(Stored items)
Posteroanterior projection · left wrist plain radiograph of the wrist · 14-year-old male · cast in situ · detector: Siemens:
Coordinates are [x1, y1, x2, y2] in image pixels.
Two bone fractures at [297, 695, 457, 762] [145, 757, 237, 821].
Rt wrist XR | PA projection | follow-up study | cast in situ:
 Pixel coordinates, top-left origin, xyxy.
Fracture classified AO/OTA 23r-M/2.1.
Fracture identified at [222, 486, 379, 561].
--
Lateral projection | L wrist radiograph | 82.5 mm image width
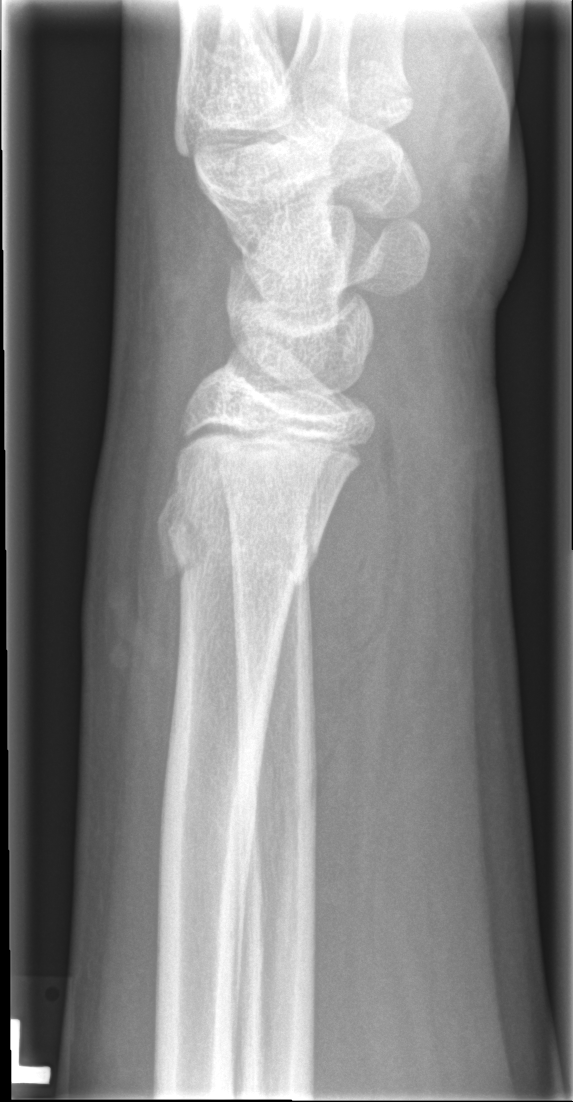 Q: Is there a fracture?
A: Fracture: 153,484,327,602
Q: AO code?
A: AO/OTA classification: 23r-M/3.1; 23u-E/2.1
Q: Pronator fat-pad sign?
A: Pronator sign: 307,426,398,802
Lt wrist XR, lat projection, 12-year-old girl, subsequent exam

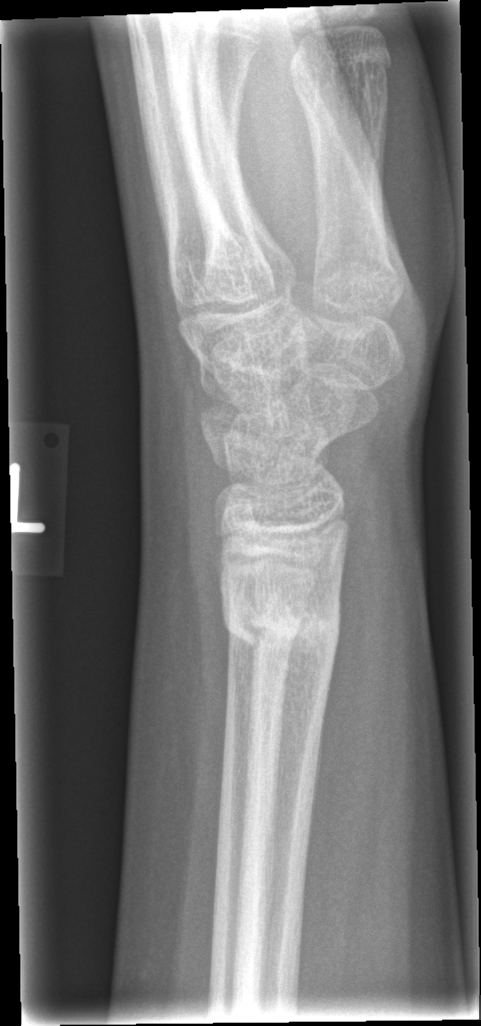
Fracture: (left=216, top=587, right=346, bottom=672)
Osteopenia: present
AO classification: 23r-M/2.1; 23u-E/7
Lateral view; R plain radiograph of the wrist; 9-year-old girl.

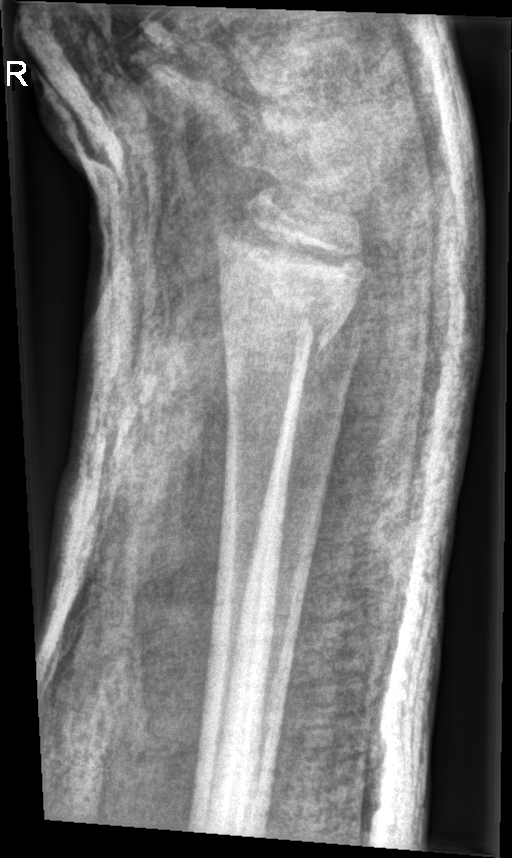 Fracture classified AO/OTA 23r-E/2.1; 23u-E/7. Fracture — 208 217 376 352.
...
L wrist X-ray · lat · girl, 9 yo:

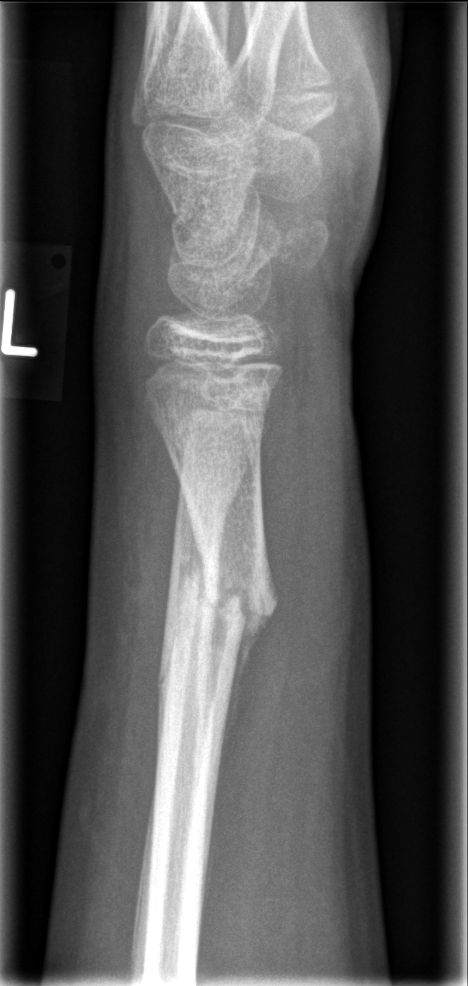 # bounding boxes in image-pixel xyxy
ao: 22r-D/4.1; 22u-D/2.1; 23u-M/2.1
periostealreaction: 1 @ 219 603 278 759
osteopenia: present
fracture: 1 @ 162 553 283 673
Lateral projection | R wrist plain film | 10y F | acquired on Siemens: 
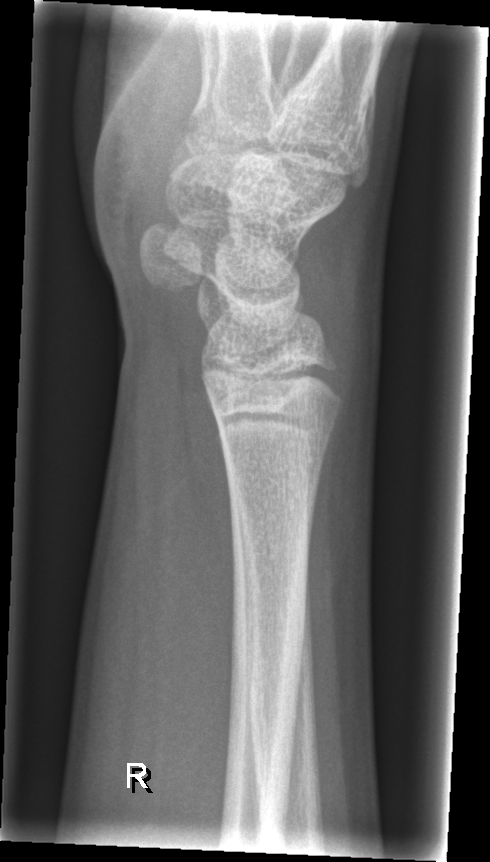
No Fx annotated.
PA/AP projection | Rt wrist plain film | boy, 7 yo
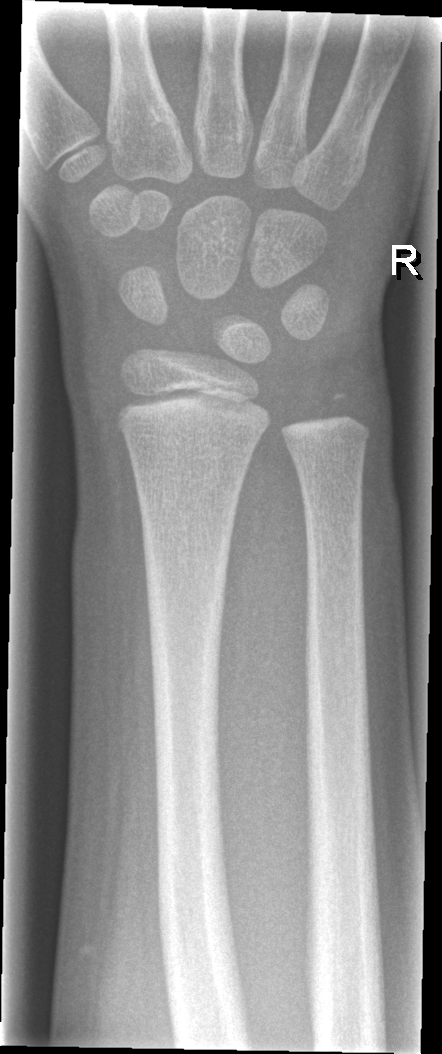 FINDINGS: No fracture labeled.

What to produce →
Beginning with the line above that contains "Posteroanterior projection ·", copy each line exactly up to and including the line that contains "Pixel coordinates, top-left origin, xyxy.", and go no further.

Result of this task →
Posteroanterior projection · left wrist plain radiograph of the wrist · 14-year-old male · cast in situ · detector: Siemens:
Coordinates are [x1, y1, x2, y2] in image pixels.
Two bone fractures at [297, 695, 457, 762] [145, 757, 237, 821].
Rt wrist XR | PA projection | follow-up study | cast in situ:
 Pixel coordinates, top-left origin, xyxy.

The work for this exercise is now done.